• **Data listing**
========================

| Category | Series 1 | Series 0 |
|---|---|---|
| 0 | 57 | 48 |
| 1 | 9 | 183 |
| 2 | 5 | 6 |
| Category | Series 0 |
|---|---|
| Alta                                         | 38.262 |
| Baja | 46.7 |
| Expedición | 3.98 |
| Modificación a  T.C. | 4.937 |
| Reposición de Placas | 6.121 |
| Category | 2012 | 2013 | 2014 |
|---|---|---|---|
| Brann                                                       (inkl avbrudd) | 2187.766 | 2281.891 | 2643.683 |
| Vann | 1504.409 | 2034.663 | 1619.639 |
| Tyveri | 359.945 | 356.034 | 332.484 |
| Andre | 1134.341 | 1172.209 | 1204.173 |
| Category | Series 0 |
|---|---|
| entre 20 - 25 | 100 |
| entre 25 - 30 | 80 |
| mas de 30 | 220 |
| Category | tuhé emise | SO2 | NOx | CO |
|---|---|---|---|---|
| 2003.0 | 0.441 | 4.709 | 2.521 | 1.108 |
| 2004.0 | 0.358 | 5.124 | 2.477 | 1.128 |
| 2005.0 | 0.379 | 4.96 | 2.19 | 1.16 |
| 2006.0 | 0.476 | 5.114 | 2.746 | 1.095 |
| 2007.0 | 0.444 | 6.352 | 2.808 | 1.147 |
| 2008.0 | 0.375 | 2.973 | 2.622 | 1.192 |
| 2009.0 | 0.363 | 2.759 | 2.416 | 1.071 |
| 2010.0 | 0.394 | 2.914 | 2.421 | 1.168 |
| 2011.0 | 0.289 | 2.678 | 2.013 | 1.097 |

========================

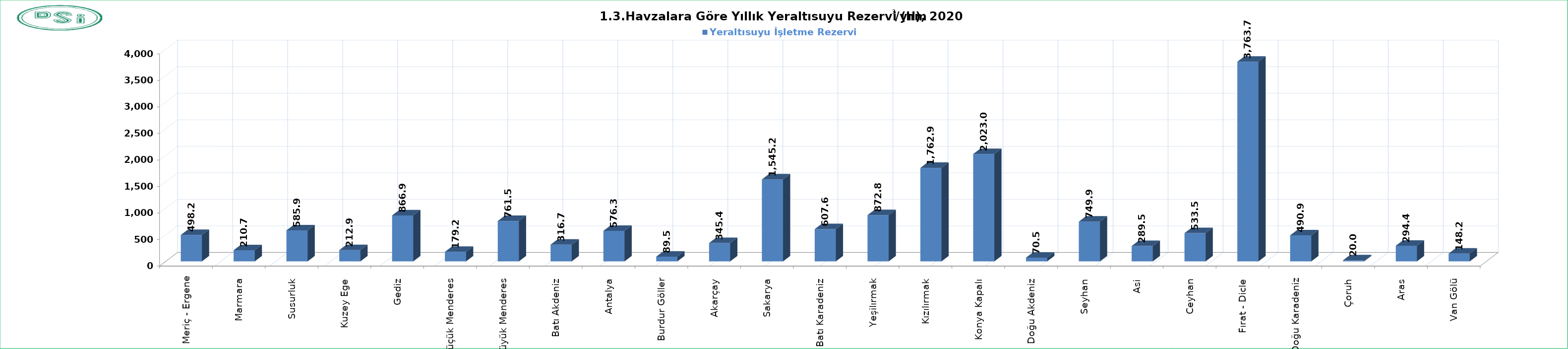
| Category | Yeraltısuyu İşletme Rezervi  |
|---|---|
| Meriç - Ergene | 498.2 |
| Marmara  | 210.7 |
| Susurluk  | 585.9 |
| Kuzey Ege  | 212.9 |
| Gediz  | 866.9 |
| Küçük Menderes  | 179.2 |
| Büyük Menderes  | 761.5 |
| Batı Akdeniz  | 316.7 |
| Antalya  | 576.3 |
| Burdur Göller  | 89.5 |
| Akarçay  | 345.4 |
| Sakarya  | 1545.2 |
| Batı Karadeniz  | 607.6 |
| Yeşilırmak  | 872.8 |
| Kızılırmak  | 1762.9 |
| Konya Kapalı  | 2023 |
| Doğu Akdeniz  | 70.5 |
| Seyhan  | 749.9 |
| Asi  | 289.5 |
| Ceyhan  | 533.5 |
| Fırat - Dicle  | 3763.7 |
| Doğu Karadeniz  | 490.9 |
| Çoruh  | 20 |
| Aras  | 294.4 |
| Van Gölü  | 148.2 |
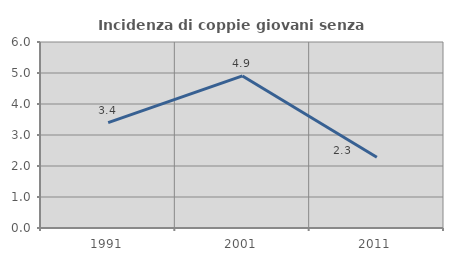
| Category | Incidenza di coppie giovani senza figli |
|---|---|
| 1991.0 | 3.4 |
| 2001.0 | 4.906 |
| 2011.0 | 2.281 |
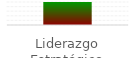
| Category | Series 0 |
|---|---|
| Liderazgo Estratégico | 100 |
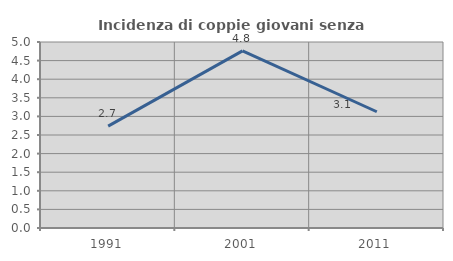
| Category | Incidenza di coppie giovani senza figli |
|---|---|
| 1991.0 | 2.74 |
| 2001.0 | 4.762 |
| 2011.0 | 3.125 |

========================

• **Work required**
From the entries above, copy out every line where the string "Karadeniz" appears.

• **Worked solution**
| Batı Karadeniz  | 607.6 |
| Doğu Karadeniz  | 490.9 |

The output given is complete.